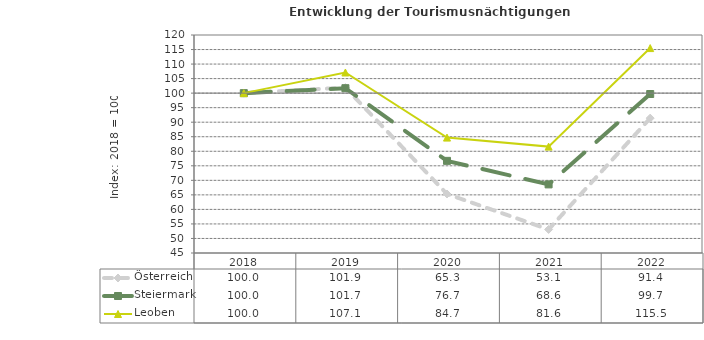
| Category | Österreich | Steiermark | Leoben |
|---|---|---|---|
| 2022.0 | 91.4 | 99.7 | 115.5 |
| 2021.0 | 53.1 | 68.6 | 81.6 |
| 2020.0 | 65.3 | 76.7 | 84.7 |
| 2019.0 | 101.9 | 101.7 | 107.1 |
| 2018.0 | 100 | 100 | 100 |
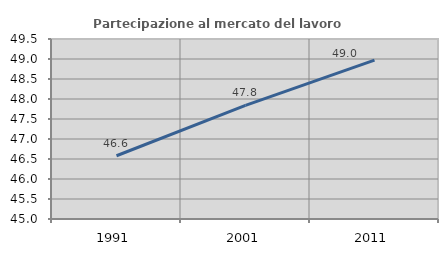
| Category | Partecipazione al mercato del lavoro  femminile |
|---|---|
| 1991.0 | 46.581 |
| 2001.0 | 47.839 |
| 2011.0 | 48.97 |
...
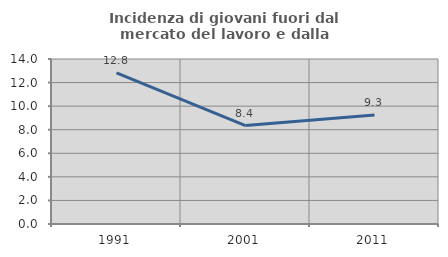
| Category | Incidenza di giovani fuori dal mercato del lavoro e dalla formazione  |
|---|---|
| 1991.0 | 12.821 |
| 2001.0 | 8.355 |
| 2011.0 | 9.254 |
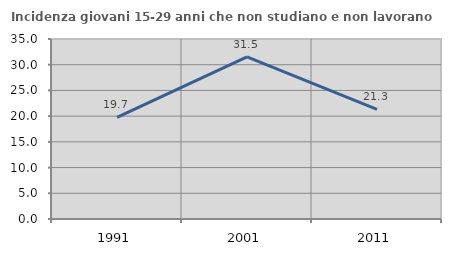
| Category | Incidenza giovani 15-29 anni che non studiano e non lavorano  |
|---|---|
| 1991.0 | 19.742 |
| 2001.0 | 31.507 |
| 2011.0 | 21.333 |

ACTIVITY: Output only the lines above from the one containing "68.6 | 81.6 |" to the one containing "2011.0 | 48.97 |", both included, exactly as written and with no pictures.

RESPONSE BOX:
| 2021.0 | 53.1 | 68.6 | 81.6 |
| 2020.0 | 65.3 | 76.7 | 84.7 |
| 2019.0 | 101.9 | 101.7 | 107.1 |
| 2018.0 | 100 | 100 | 100 |
| Category | Partecipazione al mercato del lavoro  femminile |
|---|---|
| 1991.0 | 46.581 |
| 2001.0 | 47.839 |
| 2011.0 | 48.97 |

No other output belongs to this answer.